The GenerIA Blog
AI and environment (2/3): water, critical issue!
Artificial intelligence - at what cost to our water resources? Just like its carbon footprint, Conventional AI's consumption of cooling water is becoming a real ecological threat.
Did you know? An ordinary interaction with ChatGPT, i.e. between 10 and 50 turns of conversation, consumes around half a liter of fresh water (corrosive seawater is forbidden in the digital world). This may seem insignificant, but multiplied by millions of daily users, these 50 small centilitres turn out to be quite problematic.
Particularly if we consider them as a trend. Google officially reports a 20% annual increase in its water consumption since 2021, with around 6.1 billion liters by 2023. To put that in perspective, that's 150% the annual consumption of the entire Canadian population. Thanks Gemini! Microsoft faces a 34% increase over the same period, at around 6.4 billion liters, bearing in mind, for example, that a single GPT-3 training can evaporate 700,000 liters of generally potable water.
Depending on calculation methodologies, global AI use could thus be responsible for the withdrawal of between 4.2 and 6.6 billion cubic meters by 2027. That's between 4 and 6 times the total annual withdrawal of Denmark, or half that of the UK (therefore including Northern Ireland). In the USA, again by 2027, AI-related requirements could represent between 0.5 and 0.7% of annual water withdrawal. Just for AI, excluding other "IT" fields. That's a lot.
How AI consumes water
The data centers that host AI systems generate an enormous amount of heat. They require permanent cooling to maintain an optimum operating temperature of between 10°C and 27°C. Typically, this process involves pumping water from a natural or artificial source (a lake, for example), conveying it to the building's ducts and then into the servers or their direct periphery. Once hot, the water is mechanically redirected to a cooling tower, where evaporation dissipates the heat into the air. This targeted air-conditioning is also a source of diffuse heat. And to make matters worse, regular purging of these systems is imperative to rid them of accumulations of salts and other elements - a process which also requires clean water.
For most industrial uses of water, there are two types of impact on the resource:
- Withdrawal, i.e. the volume of water withdrawn from underground or surface sources. Withdrawal implies dependence. It is therefore a cause of competition between industrial players, economic sectors or neighboring countries. Geopolitical experts predict the first real “water wars” for the 2030 decade.
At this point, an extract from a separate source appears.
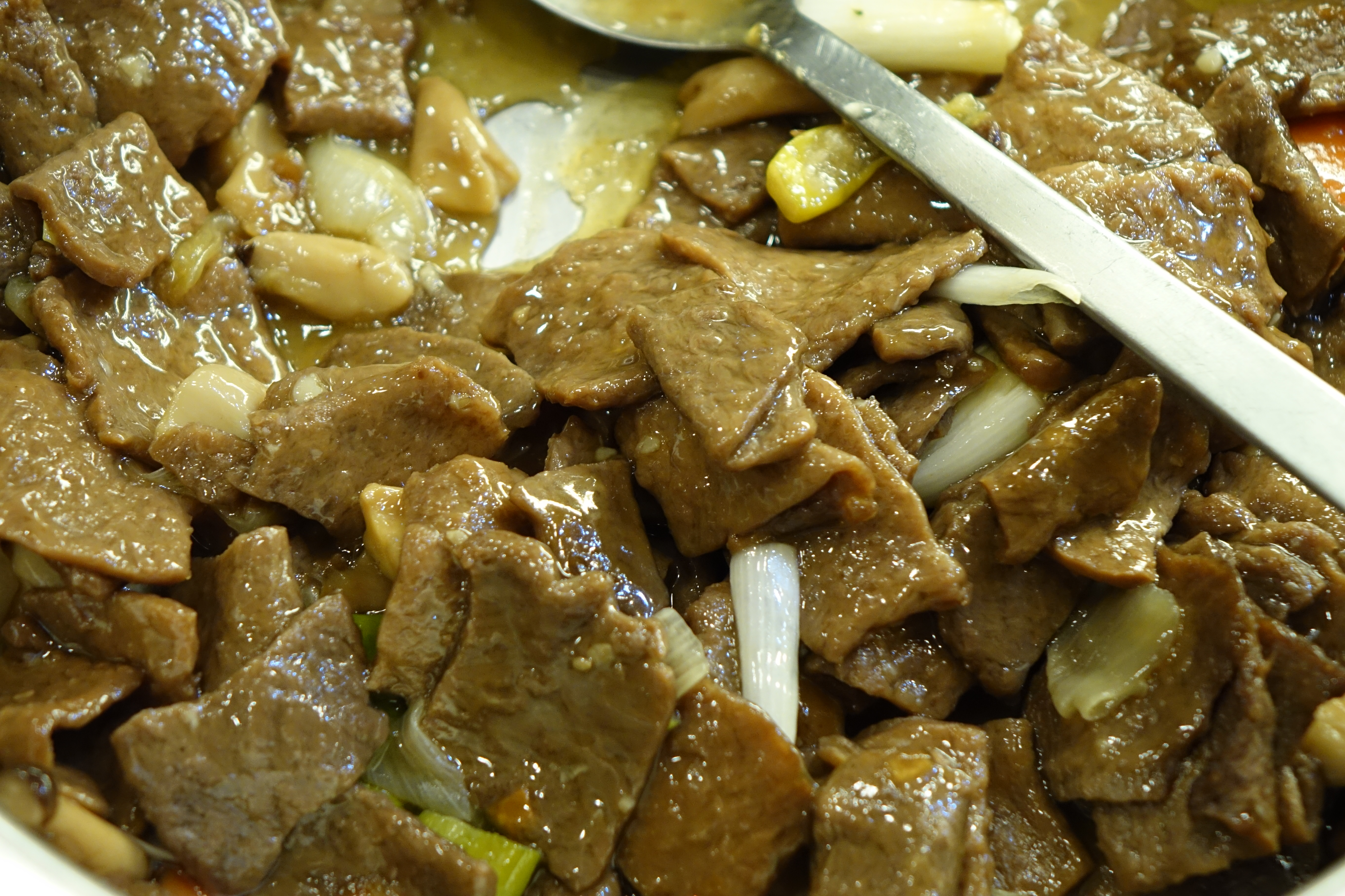 콩으로 만든 고기 모양의 음식

- Consumption, i.e. the difference in volume between water withdrawn and water discharged. Consumption has a major impact on downstream availability, which also causes major inter-regional tensions. It is also crucial for assessing the severity of shortages at watershed level.
Data centers make a significant contribution to both these impacts. Unlike residential use, where water is discharged into the sewer and then treated before reuse, data center cooling towers evaporate water into the atmosphere, where it can remain for up to twelve months before falling back, in part only, onto our common soil.
A growing number of initiatives try recover ITC-dissipated heat, for example to heat buildings or swimming pools. But however commendable these efforts may be, they're far from offsetting the expense, let alone ensuring a minimum of sustainability, especially as their benefits do not increase in line with consumption.
In 2011, the concept of WUE (Water Usage Effectiveness) was introduced to better understand the problem. This metric is used to assess the efficiency of water consumption per kW/h in data centers. It is to water what the better-known PUE (Power Usage Effectiveness) is to energy. In fact, Meta reports an average WUE of 0.26 (liter per kW/h) for all its computing infrastructures. Microsoft's official communication reports a WUE of 0.49 globally, and 0.1 in the EMEA zone. These are quite remarkable figures, which reflect real efforts. But there's still a long way to go.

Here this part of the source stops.